"""littext_hierarchy: detect IS-A subsumption among canonical constructs.

Synonym clustering (in littext_cluster) operates over symmetric similarity
and folds near-synonyms into a single canonical_form. 
This module assigns hierarchy information to each canonical form as a
second pass over the clustering output.
"""

from __future__ import annotations

import re
from typing import Dict, List, Optional, Tuple

import pandas as pd

_HYPHEN_PREFIX_RE = re.compile(
    r"^[a-z][a-z\-]*-(based|driven|led|oriented)\s+(.+)$",
    flags=re.IGNORECASE,
)


def _normalise(s: str) -> str:
    """Lowercase and collapse internal whitespace, preserving hyphens."""
    if s is None:
        return ""
    return re.sub(r"\s+", " ", str(s).strip().lower())


def _token_aligned_right_substring(parent: str, child: str) -> bool:
    """True iff parent is a right-anchored, token-aligned substring of child.
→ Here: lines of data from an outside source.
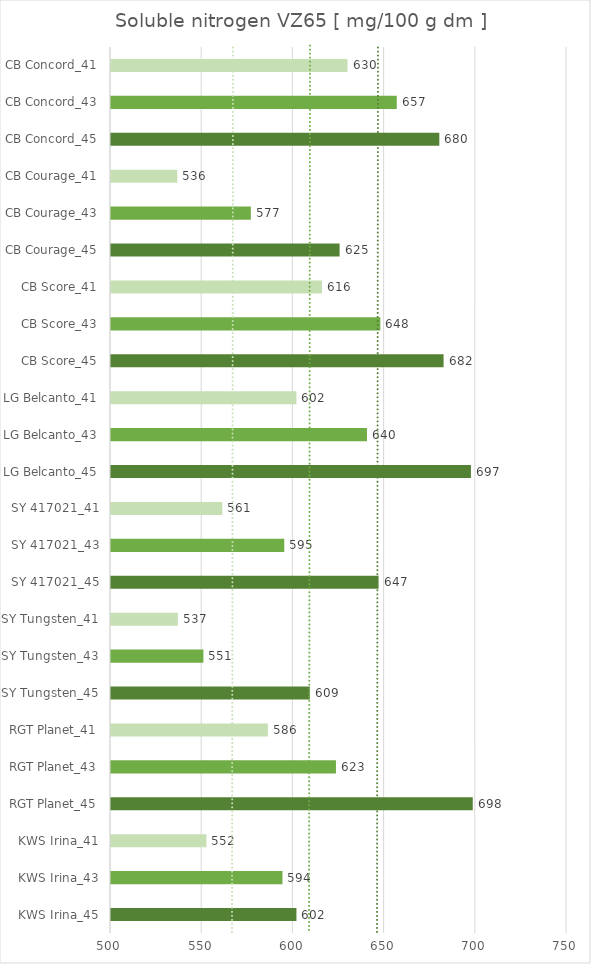
| Category |   Soluble nitrogen VZ65 [ mg/100 g dm ] |
|---|---|
| KWS Irina_45 | 601.667 |
| KWS Irina_43 | 594 |
| KWS Irina_41 | 552.333 |
| RGT Planet_45 | 698.333 |
| RGT Planet_43 | 623.333 |
| RGT Planet_41 | 586 |
| SY Tungsten_45 | 609 |
| SY Tungsten_43 | 550.667 |
| SY Tungsten_41 | 536.667 |
| SY 417021_45 | 646.667 |
| SY 417021_43 | 595 |
| SY 417021_41 | 561 |
| LG Belcanto_45 | 697.333 |
| LG Belcanto_43 | 640.333 |
| LG Belcanto_41 | 601.667 |
| CB Score_45 | 682.333 |
| CB Score_43 | 647.667 |
| CB Score_41 | 615.667 |
| CB Courage_45 | 625.333 |
| CB Courage_43 | 576.667 |
| CB Courage_41 | 536.333 |
| CB Concord_45 | 680 |
| CB Concord_43 | 656.667 |
| CB Concord_41 | 629.667 |

    Token alignment: parent must begin at a word boundary in child, and
    must end at the end of child. 'brand equity' is a token-aligned
    right substring of 'consumer-based brand equity'; 'equity' is also a
    token-aligned right substring, so the caller's longest-match logic
    will prefer the longer parent.
    """
    if not parent or not child or parent == child:
        return False
    if len(parent) >= len(child):
        return False
    if not child.endswith(parent):
        return False
    # Character immediately before the match must be whitespace (a token
    # boundary). Hyphens count as part of the preceding token, not as a
    # boundary: 'equity' is NOT a token-aligned right substring of
    # 'employee-equity' because there is no whitespace immediately
    # before 'equity'. This is intentional: hyphenated compounds are
    # single lexical units in marketing/management prose.
    boundary_char = child[len(child) - len(parent) - 1]
    return boundary_char == " "


def _detect_hyphen_prefix_parent(child: str) -> Optional[str]:
    """If child matches the hyphenated-prefix pattern, return the
    candidate parent (the substring after the prefix). Otherwise None.
    """
    m = _HYPHEN_PREFIX_RE.match(child)
    if not m:
        return None
    return m.group(2).strip()


def _build_parent_map(
    canonicals: List[str],
    doc_freq: Dict[str, int],
) -> Dict[str, str]:
    """Return a mapping child_canonical -> parent_canonical, empty when
    no parent is admitted. Both keys and values are lowercase-normalized
    canonical forms.
    """
    canon_set = set(canonicals)
    
    sorted_by_len = sorted(canonicals, key=lambda s: -len(s))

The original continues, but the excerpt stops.